The Gaviota Gas Plant started building in 1985.  They should have gone online several years ago.  But the environmentalists and the County of Santa Barbara have been throwing lawsuits and contradictory permit requirements and newly minted regulations and chicken feathers (and anything else they can think of) in the way to keep the plant, and the oilfield, from starting up.  Now, after all this time, they are going to start up and “Wayne”, the guy in charge of administrative services at the plant, decided that now would be a good time to fix the dreadful mess their file system is in--before things start to roll. 

Which explains why I spent two glorious, fun-filled days in Gaviota:  Reviewing their filing situation.  In a word:  Hopeless, but not serious.  A classic example of over-specialization.  Virtually every new document that has come in to be filed in the last six years has been placed in a separate folder. 

Example:  File # 1047 – “Personnel, Facial Hair Policy”.  One piece of paper, outlining the Company Policy that doesn’t allow “facial Hair” for men.  (It seems that Safety Regulations require that you be able to don a gas mask at any moment and a beard would interfere with its working properly.) 

File # 1047.1 -- :Personnel, Facial Hair Policy, Exceptions”.  One piece of paper:  Somebody didn't want to shave. 

Add to this the fact that the 800 series was set aside for “Employee Affairs” at the same time that the 1000 series was set aside for “Personnel”, which is the same thing.  Three (3) different places to look for Price, Waterhouse.  And a whole, separate set of files for Company Pipeline. 

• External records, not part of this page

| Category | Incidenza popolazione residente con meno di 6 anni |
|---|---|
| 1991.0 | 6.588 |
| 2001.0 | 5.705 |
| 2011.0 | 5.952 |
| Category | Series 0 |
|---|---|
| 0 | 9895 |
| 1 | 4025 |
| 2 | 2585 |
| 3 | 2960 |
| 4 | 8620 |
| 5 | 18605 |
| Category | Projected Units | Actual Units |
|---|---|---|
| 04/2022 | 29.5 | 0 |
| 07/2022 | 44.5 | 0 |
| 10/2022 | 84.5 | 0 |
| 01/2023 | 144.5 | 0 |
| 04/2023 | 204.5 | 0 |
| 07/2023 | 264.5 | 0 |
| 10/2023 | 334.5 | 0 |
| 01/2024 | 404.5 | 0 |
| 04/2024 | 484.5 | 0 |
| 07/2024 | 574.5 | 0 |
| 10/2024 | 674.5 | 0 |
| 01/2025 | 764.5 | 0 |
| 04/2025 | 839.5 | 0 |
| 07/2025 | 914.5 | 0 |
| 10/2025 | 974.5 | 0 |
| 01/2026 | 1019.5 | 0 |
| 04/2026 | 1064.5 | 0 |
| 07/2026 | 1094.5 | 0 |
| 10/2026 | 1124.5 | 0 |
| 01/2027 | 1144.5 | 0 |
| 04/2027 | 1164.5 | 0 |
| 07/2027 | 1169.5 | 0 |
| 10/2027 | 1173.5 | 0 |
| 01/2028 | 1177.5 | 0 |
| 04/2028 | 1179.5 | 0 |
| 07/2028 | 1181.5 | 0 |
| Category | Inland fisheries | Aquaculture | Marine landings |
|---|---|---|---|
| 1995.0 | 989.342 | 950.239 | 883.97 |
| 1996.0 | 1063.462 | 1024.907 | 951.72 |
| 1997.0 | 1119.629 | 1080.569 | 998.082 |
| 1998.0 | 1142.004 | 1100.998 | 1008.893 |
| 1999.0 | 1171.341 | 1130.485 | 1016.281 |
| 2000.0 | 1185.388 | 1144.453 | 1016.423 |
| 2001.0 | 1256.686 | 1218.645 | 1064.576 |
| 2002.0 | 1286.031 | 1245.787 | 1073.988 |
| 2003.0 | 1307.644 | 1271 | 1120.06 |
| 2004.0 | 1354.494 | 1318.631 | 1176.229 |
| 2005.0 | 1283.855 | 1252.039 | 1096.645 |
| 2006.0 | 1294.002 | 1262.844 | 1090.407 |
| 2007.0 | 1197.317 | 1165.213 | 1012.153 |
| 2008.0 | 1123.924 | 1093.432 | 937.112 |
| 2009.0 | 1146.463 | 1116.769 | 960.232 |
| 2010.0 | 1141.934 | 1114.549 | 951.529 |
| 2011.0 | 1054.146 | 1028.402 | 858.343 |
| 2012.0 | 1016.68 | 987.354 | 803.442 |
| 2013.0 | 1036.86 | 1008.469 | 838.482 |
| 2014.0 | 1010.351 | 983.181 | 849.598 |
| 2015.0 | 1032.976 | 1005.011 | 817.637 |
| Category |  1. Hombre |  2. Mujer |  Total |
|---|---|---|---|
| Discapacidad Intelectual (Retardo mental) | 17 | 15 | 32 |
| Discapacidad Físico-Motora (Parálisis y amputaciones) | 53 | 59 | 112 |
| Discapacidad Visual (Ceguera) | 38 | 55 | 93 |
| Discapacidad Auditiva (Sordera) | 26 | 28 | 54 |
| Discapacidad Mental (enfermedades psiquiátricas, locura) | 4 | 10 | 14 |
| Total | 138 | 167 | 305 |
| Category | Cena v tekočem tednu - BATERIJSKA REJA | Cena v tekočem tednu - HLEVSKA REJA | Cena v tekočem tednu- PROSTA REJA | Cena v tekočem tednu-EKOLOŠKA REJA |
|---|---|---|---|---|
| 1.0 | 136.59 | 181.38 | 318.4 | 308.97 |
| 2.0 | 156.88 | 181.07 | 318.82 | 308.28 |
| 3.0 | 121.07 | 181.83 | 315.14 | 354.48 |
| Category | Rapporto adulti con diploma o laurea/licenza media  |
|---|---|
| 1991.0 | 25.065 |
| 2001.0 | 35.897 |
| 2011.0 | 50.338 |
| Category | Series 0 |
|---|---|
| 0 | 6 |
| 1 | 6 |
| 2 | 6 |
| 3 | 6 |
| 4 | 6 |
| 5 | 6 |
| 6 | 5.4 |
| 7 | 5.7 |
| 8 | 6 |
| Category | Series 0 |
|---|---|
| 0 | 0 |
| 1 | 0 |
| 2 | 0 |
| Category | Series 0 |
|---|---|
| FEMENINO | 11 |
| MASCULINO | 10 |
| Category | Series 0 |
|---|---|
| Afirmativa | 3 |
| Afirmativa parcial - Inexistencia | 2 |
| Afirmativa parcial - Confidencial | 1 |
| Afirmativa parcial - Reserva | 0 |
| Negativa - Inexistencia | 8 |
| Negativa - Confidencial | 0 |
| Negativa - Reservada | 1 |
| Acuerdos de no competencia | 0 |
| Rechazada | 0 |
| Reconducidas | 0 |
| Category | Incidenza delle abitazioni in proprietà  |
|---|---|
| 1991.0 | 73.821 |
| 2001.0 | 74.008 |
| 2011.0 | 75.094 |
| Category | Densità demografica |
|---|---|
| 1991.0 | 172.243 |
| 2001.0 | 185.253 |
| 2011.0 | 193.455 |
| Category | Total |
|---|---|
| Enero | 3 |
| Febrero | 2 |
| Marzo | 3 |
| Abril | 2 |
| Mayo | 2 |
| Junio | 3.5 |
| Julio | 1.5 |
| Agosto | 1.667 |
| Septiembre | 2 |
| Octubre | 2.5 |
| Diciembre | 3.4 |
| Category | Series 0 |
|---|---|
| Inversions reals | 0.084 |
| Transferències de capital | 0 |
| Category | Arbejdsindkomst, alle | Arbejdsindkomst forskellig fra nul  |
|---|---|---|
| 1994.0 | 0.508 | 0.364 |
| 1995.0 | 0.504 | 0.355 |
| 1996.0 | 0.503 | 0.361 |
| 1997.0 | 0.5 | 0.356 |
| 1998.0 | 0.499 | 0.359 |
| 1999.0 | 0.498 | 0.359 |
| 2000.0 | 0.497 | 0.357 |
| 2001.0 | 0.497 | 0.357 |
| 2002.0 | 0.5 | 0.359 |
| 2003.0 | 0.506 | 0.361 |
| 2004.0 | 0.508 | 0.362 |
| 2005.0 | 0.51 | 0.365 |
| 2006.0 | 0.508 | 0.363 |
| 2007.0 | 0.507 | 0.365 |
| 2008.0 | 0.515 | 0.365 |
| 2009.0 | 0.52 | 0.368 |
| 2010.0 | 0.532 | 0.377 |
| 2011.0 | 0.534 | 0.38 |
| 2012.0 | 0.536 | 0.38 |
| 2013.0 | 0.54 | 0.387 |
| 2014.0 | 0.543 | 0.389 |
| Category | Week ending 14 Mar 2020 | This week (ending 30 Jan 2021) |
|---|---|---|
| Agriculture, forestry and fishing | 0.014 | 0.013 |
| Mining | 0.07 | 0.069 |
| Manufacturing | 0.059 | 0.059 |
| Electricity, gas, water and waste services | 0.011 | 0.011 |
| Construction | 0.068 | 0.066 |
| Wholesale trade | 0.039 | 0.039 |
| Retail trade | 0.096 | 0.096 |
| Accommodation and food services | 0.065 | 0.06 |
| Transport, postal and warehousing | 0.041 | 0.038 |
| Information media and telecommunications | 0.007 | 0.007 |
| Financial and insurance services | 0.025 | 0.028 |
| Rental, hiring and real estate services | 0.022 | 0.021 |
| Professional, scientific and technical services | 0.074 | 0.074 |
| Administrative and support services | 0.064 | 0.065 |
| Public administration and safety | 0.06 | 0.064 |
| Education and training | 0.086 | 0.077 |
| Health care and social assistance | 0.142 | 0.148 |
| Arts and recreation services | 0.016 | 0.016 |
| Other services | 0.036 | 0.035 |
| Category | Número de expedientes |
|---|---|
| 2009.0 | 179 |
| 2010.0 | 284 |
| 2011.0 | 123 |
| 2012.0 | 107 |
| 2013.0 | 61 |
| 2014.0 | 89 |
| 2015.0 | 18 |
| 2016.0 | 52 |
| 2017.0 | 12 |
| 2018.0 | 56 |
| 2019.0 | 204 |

At first, I (mentally) blamed the succession of file clerks who didn't seem to understand that you don't have to make up a new folder every time a new piece of paper comes into the file room.  But then I attended a Staff Meeting and one of the men mentioned that they had set up the file system before they had anything to file.  Then, everything became clear.  They weren't so much making up folders all the time as looking for something to place in folders that were already there. 

Rule #1:  Never set up a file until you have something to put into it. 

Rule #2:  Never let an engineer set up a filing system.  They're too literal minded.  They think “square pegs in square holes; round pegs in round holes“.  The key to a file structure is simplicity:  “Just file them all under ‘pegs’”. 

I've seen this before.  Once, when some guys in Design and Construction set up their file system, they even had a number especially set aside just in case they'd ever need to make up a folder for “Construction, Miscellaneous construction projects, Picnic tables“. 

When I get finished streamlining Gaviota's files, they won't need half the space and time that they're using now, which is good, because once the plant starts going, they're going to need twice as much as they have now. 

Movie review of the week.  Soapdish -- don't wait.  This one is worth full price.  Especially Kevin Kline's performance.  "Jeannie" and I were still laughing what we got home.